The Arizona Republic

A Phoenix school’s imperiled library needs your help

- LAURIE ROBERTS laurie.roberts @arizonarep­ublic.com Tel: 602-444-8635

When I was a kid, I was always at the library. There, I would find incredible vehicles of transporta­tion to other worlds: “A Wrinkle in Time,” “The Phantom Tollbooth,” Hans Brinker and his quest for those silver skates.

I’ve been thinking about my old friends, Ramona and Henry and Beezus, ever since I heard that students at William T. Machan Elementary School in Phoenix may find themselves locked out of the library this fall.

Federal cuts to Title I schools have forced Machan to lay off its library aide. Volunteers who work as reading tutors at the central Phoenix school say they were notified in May that the library will be closed next year.

“As a group, we felt very sad for the students,” one of the volunteers, Mark Landy, told me. “The library is the only source of reading materials for the majority of the student body.”

Once upon a time, before the recession and state budget cuts, Machan had a certified librarian. Now the K-8 school can’t even afford an aide.

Maybe you’re thinking, “So what? The public library is only a few miles away.” But it may as well be on Mars.

Machan is in a poor area. The median income is $26,000, according to the U.S. Census Bureau.
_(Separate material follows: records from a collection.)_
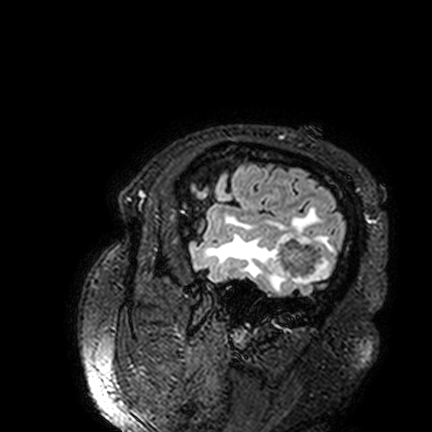
3 Tesla brain MRI.
Series: FLAIR VISTA.
Study: ring-enhancing brain masses.
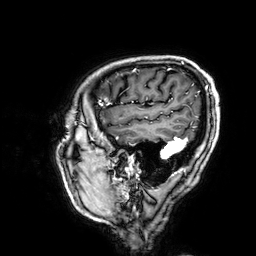
3 Tesla brain MRI. Series: 3D T1-weighted. Study: ring-enhancing brain masses.
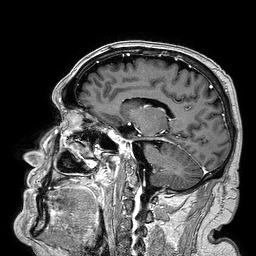
3 Tesla brain MRI. Series: 3D T1-weighted turbo field echo. Study: ring-enhancing brain masses.
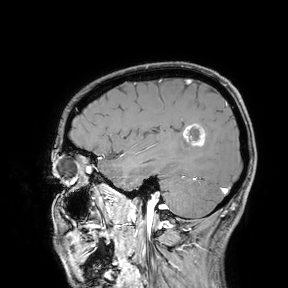
modality:
  type: brain MRI
  field_strength: 3T
study_topic: ring-enhancing brain masses
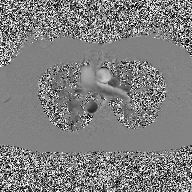
modality = 2D phase-contrast cine MRI of the ascending aorta.
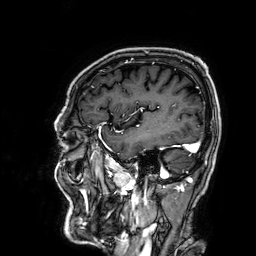
{
  "modality": {
    "type": "brain MRI",
    "field_strength": "3T"
  },
  "series": "3D T1-weighted",
  "study_topic": "ring-enhancing brain masses"
}
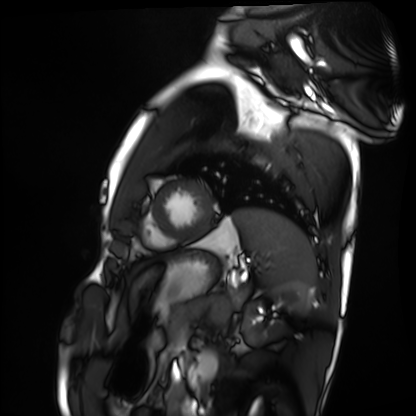
Cardiac MRI. Subject group: healthy volunteer.
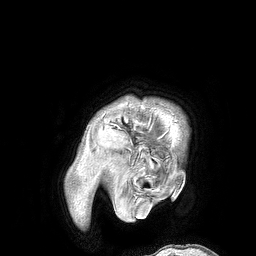
modality: 3 Tesla brain MRI | series: 3D T1-weighted turbo field echo | study: ring-enhancing brain masses.
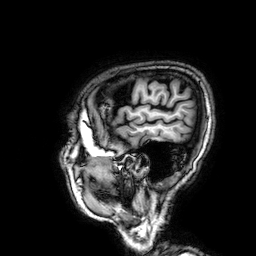
Summary:
3 Tesla brain MRI. Series: 3D T1-weighted. Study: ring-enhancing brain masses.
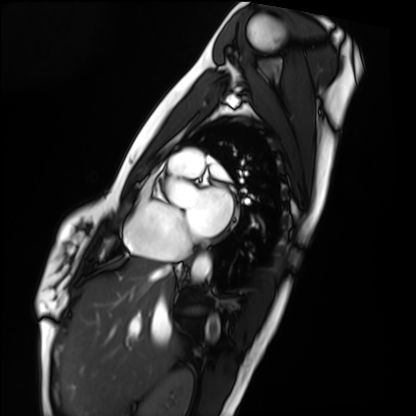
<scan>
<modality>cardiac MRI</modality>
<cohort>healthy volunteer</cohort>
</scan>
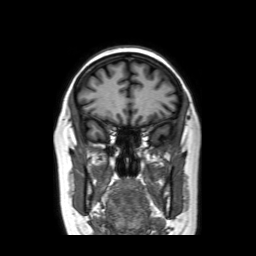
Clinical context: 3 Tesla brain MRI. Series: coronal without contrast. Study: ring-enhancing brain masses.
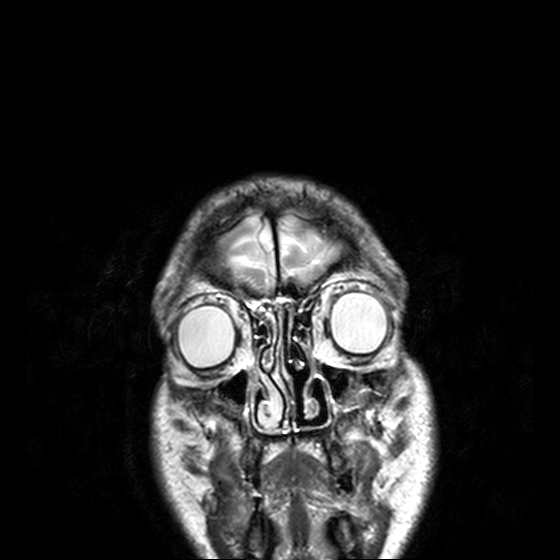
3 Tesla brain MRI.
Study: ring-enhancing brain masses.
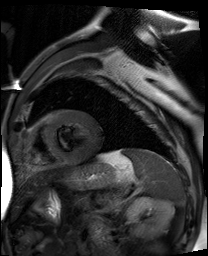
Summary: Cardiac MR image of the myocardium. Subject cohort: cardiac patient.
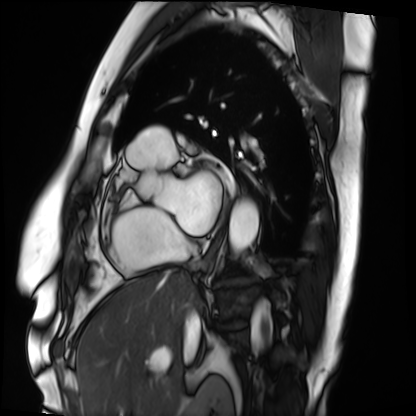
modality: cardiac MRI | subject group: patient.
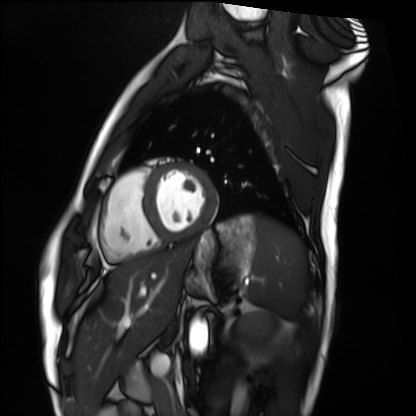
Cardiac MRI.
Subject group: healthy volunteer.
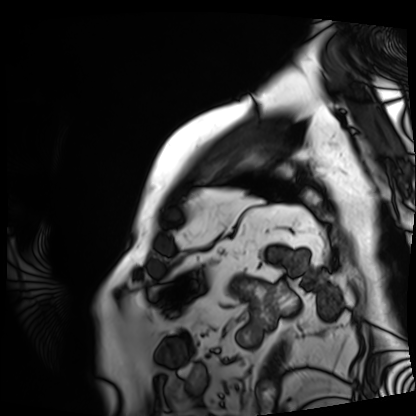
Q: What kind of scan is this?
A: Cardiac MRI.
Subject group: patient.
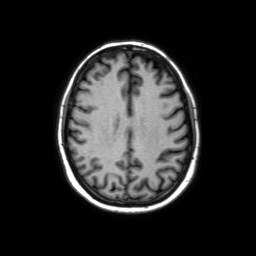
3 Tesla brain MRI.
Series: axial without contrast.
Study: ring-enhancing brain masses.
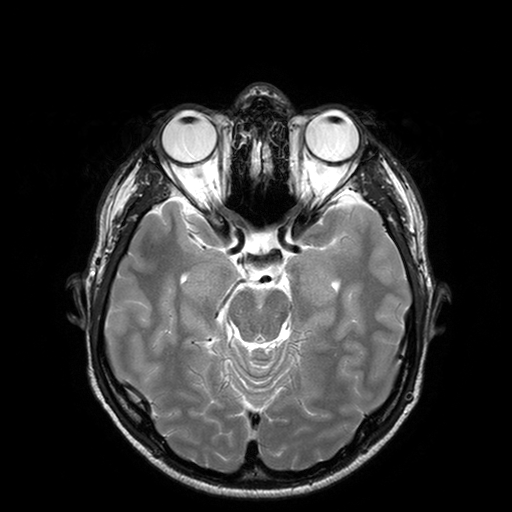
Clinical context:
3 Tesla brain MRI. Series: T2-weighted turbo spin echo with SENSE. Study: ring-enhancing brain masses.
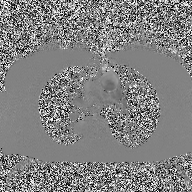
2D phase-contrast cine MRI of the ascending aorta, high-resolution GRAPPA acquisition.
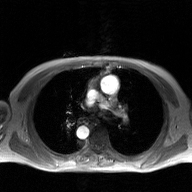
2D phase-contrast cine MRI of the ascending aorta, GAN super-resolution reconstruction.
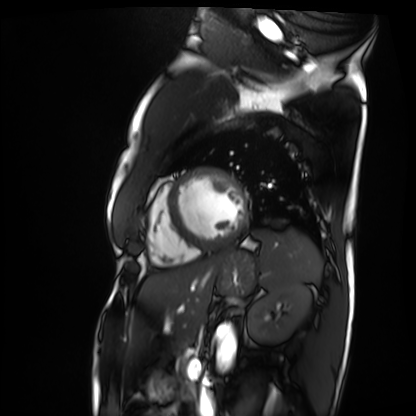
modality: cardiac MRI
cohort: patient
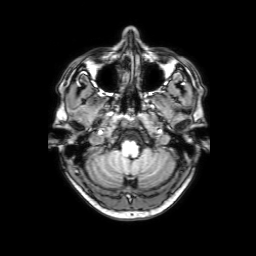
| field | value |
|---|---|
| modality | 3 Tesla brain MRI |
| series | 3D T1-weighted with SENSE |
| study | ring-enhancing brain masses |
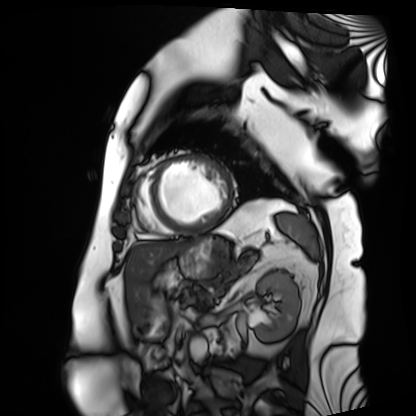
Q: What kind of scan is this?
A: Cardiac MRI.
Subject group: patient.

Many of the parents are immigrants who never made it past sixth grade, and virtually all of the students qualify for a free or reducedpri­ce lunch. They don’t have books or internet access at home, and they certainly don’t have a way to get to the city library.

What they do have (or did have) was a school library that served not only as a resource, but as a refuge. Suzanne Luna, who ran the library, brought in guest speakers like Marshall Trimble, the state historian, and Alberto Rios, the state poet laureate. She organized book clubs and chess clubs and tutoring sessions. She collected bicycles from Every Kid Counts, a Scottsdale nonprofit, and gave them to the children who read the most books.

Machan Principal Julie Frost is determined that the library won’t close. She just doesn’t yet know how she’ll be able to keep it open.

Maybe teachers can check out books for their students, she says, or maybe volunteers can keep it going.

“I’m not going to let it happen,” Frost said. “Our library is too important to our students.”

The school’s volunteers don’t want it to happen, either. They’re hoping to raise the $15,000 it would take to keep the library open next year.

If you’d like to help, send a check — made out to Machan Elementary School Library — to Save Machan’s Library, 24 W. Camelback Road #A533, Phoenix, AZ 85013.

Landy says all checks will be refunded if the group doesn’t reach its goal.

Surely, there is a way to keep this library open. I can’t imagine growing up without “The Secret Garden” and “Charlotte’s Web” and “Little Women.” A world without “Stuart Little” and “Black Beauty”? Unimaginab­le.

Except, of course, to a child who doesn’t have access to a book.